(Task to complete):
An exact copy of all records is expected, minus the images.

(Supplied entries):
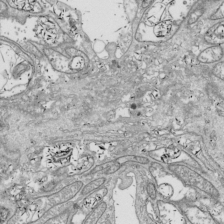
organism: Drosophila
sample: Cell division; meiosis; drosophila spermatocytes
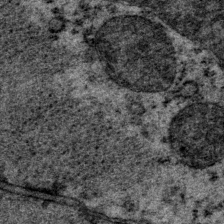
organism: P. pacificus
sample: Pharynx
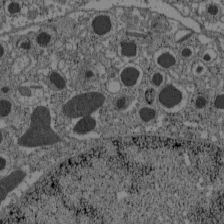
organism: C57BL Mouse
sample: Pancreatic islet
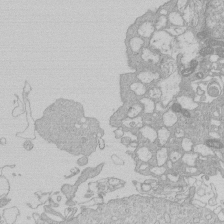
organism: Human
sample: Macrophage cells
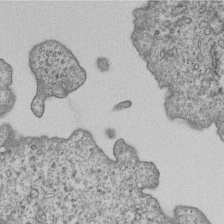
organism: Human
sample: MDA-MB-231 cells
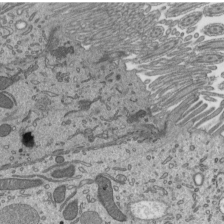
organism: Mouse
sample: Mouse epididymis efferent ductule cilia
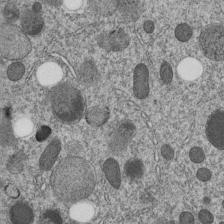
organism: C. elegans
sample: C. elegans embryo early stage
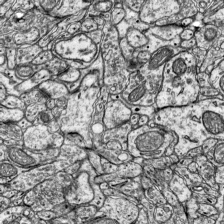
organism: Mouse
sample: Visual Cortex
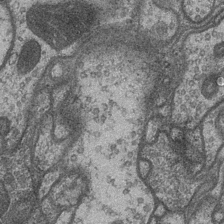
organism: Drosophila
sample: Optic medulla
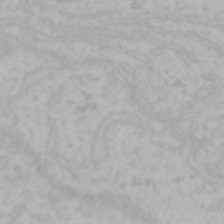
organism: Mouse
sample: Choroid plexus
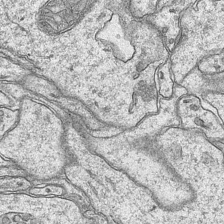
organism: Mouse
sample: CA1 Hippocampus
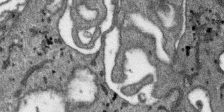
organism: Human
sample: Lung epithelial cells, uninfected (mock) control
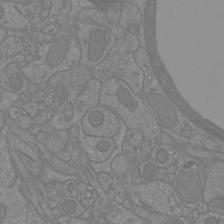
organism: Mouse
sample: Cortical neurons
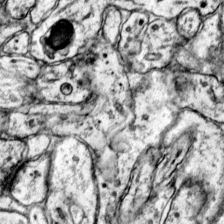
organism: Mouse
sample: Primary visual cortex
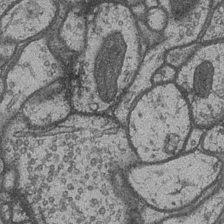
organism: Drosophila
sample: Optic medulla
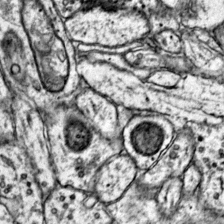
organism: Mouse
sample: Primary visual cortex
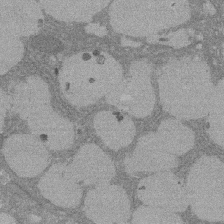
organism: Rat
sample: Salivary granule
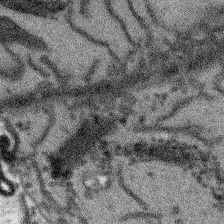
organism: Arabidopsis thaliana
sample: Root tip

(Written solution):
organism: Drosophila
sample: Cell division; meiosis; drosophila spermatocytes
organism: P. pacificus
sample: Pharynx
organism: C57BL Mouse
sample: Pancreatic islet
organism: Human
sample: Macrophage cells
organism: Human
sample: MDA-MB-231 cells
organism: Mouse
sample: Mouse epididymis efferent ductule cilia
organism: C. elegans
sample: C. elegans embryo early stage
organism: Mouse
sample: Visual Cortex
organism: Drosophila
sample: Optic medulla
organism: Mouse
sample: Choroid plexus
organism: Mouse
sample: CA1 Hippocampus
organism: Human
sample: Lung epithelial cells, uninfected (mock) control
organism: Mouse
sample: Cortical neurons
organism: Mouse
sample: Primary visual cortex
organism: Drosophila
sample: Optic medulla
organism: Mouse
sample: Primary visual cortex
organism: Rat
sample: Salivary granule
organism: Arabidopsis thaliana
sample: Root tip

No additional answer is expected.